The following method is used to generate such $\vec l_{j}$.
random direction of equal probability
>let $\vec x$ become a 3 dimension standard normal distribution. That is
$\vec x=(x_1,x_2,x_3), x_i(i\in\{1,2,3\})\ are\ independent.$
$x_i \sim N(0,1)$
and
$\vec l_{j,unit\_surface}=\vec x /\Vert \vec x \Vert_2$
Now $\vec l_{j,unit\_surface}$ point to a point located at the surface of the 3D unit sphere.
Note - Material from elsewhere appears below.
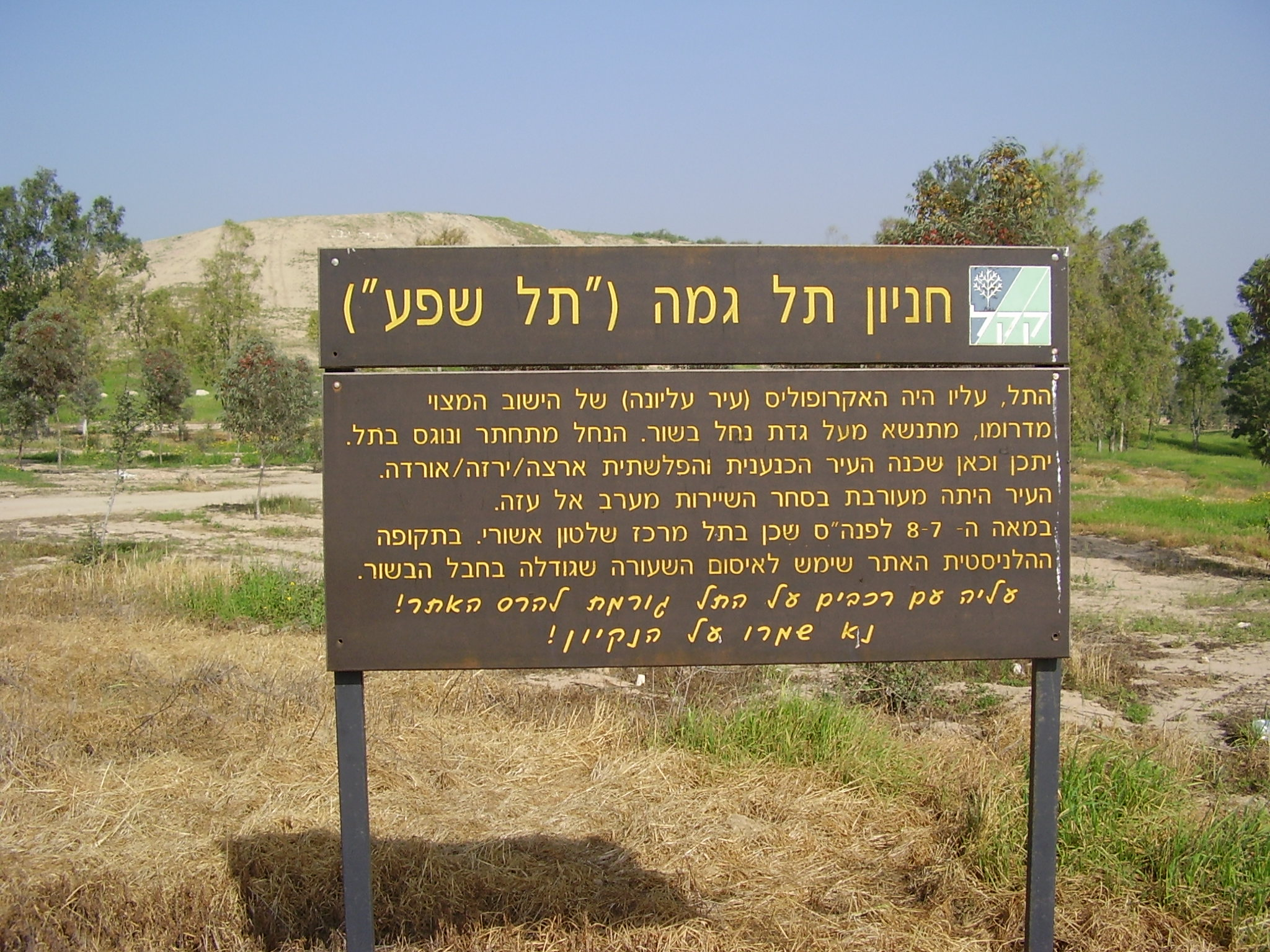 שלט הסבר של קק"ל בתל גמה בנגב
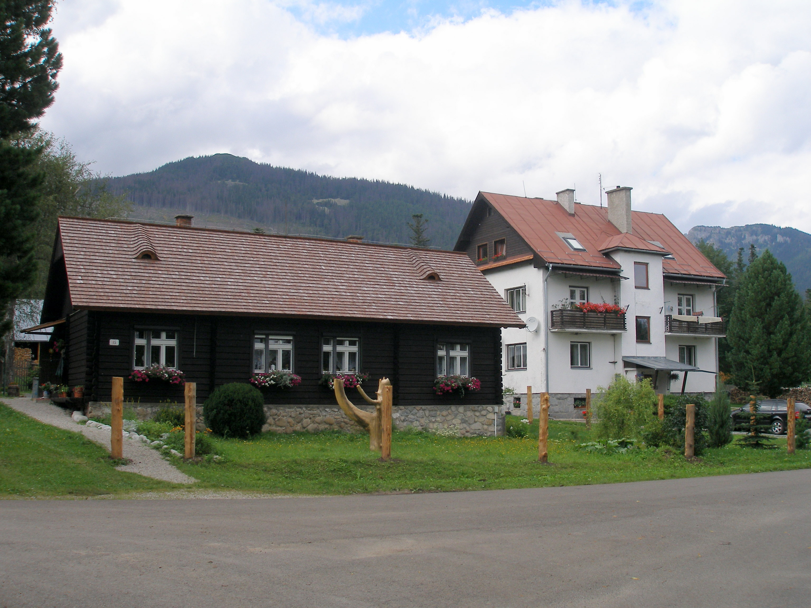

random point of equal probability
> let $u$ become a random variable which is object to the uniform on interval [0,1]. That is:
$u \sim U(0,1)$
and define $v$ as the 3th root of $u$ (because it is 3 dimension), That is:
$v\equiv u^{1/3}$
Then the target vector $\vec l_{j}$ is
$\vec l_{j}=atom\_pert\_fraction \cdot v \cdot \vec l_{j,unit\_surface}$
:tada: if pert_style is 'const':
$\vec l_j \equiv atom\_pert\_fraction \cdot \vec l_{j,unit\_surface}$
The definition of $\vec l_{j,unit\_surface}$ is described in detail above.
and it is obvious that
$\Vert \vec l_{j} \Vert_2=atom\_pert\_fraction$
#### 2. atom moves according to $\vec l_{j}$
---
After the $\vec l_j$ generated, the atom coordinates disturbed $\vec {r_{jd,disturbed}}$ will become
$\vec {r_{jd,disturbed}}=\vec r_{jd}+\vec l_{j} B_d$
$B_d$ is the box matrix after deformatiion, described in first step
$\vec r_{jd}$ is the coordinate of atom j after deformatiion, described in first step.
## the results the method System.perturb() return
---
At the beginning, dpdata will create an empty system.
```python
perturbed_system = System()
```
After every single perturbed frame is generated, it will be appended to the `perturbed_system`.
perturbed_system will contain `pert_num * frames of the input system` frames.
$B_d$ will be used as the final box matrix in the perturbed frame(that is `System.data['cells'][0]`)
$\vec {r_{jd,disturbed}}$ will be used as the final coordinates in the perturbed frame (that is `System.data['coords'][0][j]`)
> note: 0 means the index of the frame, j means atom index,
Finally dpdata will return `perturbed_system` as results.